We have some birds. I wouldn't think we will kill our 6 tomorrow but we will give it heck. This will be my labs 11th pheasant season and we have to take it slow nowadays.

I'll try to post a pic if we do any good.

Good luck to all the rooster slayers!


----------



## koz bow (Nov 18, 2006)

LoBrass said:


> Wow, not much talk of chasing cock birds tomorrow:sad:.
> 
> Anybody going?


I am not even going to attempt to adjust this message by removing words!:lol:


----------



## LoBrass (Oct 16, 2007)

The morning was productive for the old crew. Not what we really wanted to end up with but hey, we got a 2 yo bird! Saw quite a few birds this morning. We just had to take it so slow that we lost some opportunities. The old gal will be 12 in January. May be her last pheasant hunt as her hearing is now....gone.









Koz.....your warped!:lol:

And I apologize guys, I now realize that MS has an upland forum. See you there!


----------



## riverroadbeagles (Oct 14, 2007)

should have stayed home me and 2 others hit a few pot holes around our farm and flushed 1 bird a young rooster and one of the other guys shot it. Dont know what happened to the birds about 4 years ago we had quite a few around now there are hardly any.


----------



## gogoman (Mar 7, 2008)

Whats a pheasant? went out yesterday and hit a couple pot holes in Jackson county,no pheasants but a limit of woodcock 3out of 7,my two gsps did have fun thats what its all about!


----------



## HAMMER33 (Aug 6, 2008)

Yeah its getting bad!
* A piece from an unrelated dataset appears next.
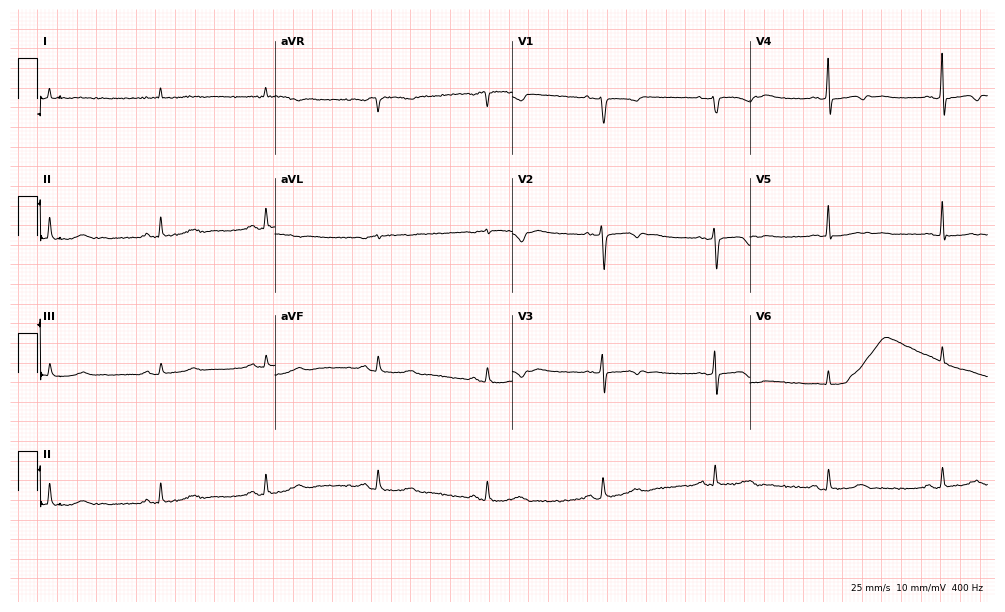
12-lead ECG (9.7-second recording at 400 Hz) from an 85-year-old female. Labelled as a normal ECG.

The kid brother let 50 go earlyer this year and he will probabley do the same next summer then we are done raising them! There are so many birds here that dad and my brother went out to south dakota! They just got back and I love hearing the story's how at the end of the field 30-50 birds take flight and you don't know witch to shoot at in the confusion.:yikes: We have NEVER had that hear, not even back in the 70's. Now it is bad! We went out to fish point for ducks last week and we usually see one, or here one out there, but not this year! I only saw 1 old rooster in the early scouting!
If you realy want to help pheasants, go out and shoot some coyotes or fox witch ever populates your area heavy. Then raise about 20 chicks next year! Now if we all try to do that we might have a good season in a couple years!
:idea:Oh and since we are on the subject of HELPING michigan! How about we shoot some cormorants so that they stop eating all the young walleye and perch. I realy miss the SLAB PERCH. A cormorant eats its weight a day in fish and can dive to 60 feet witch covers All of the saginaw bay! There are thousands of cormorants in the great lakes! I think the DNR should open a season and let us lower the population!


----------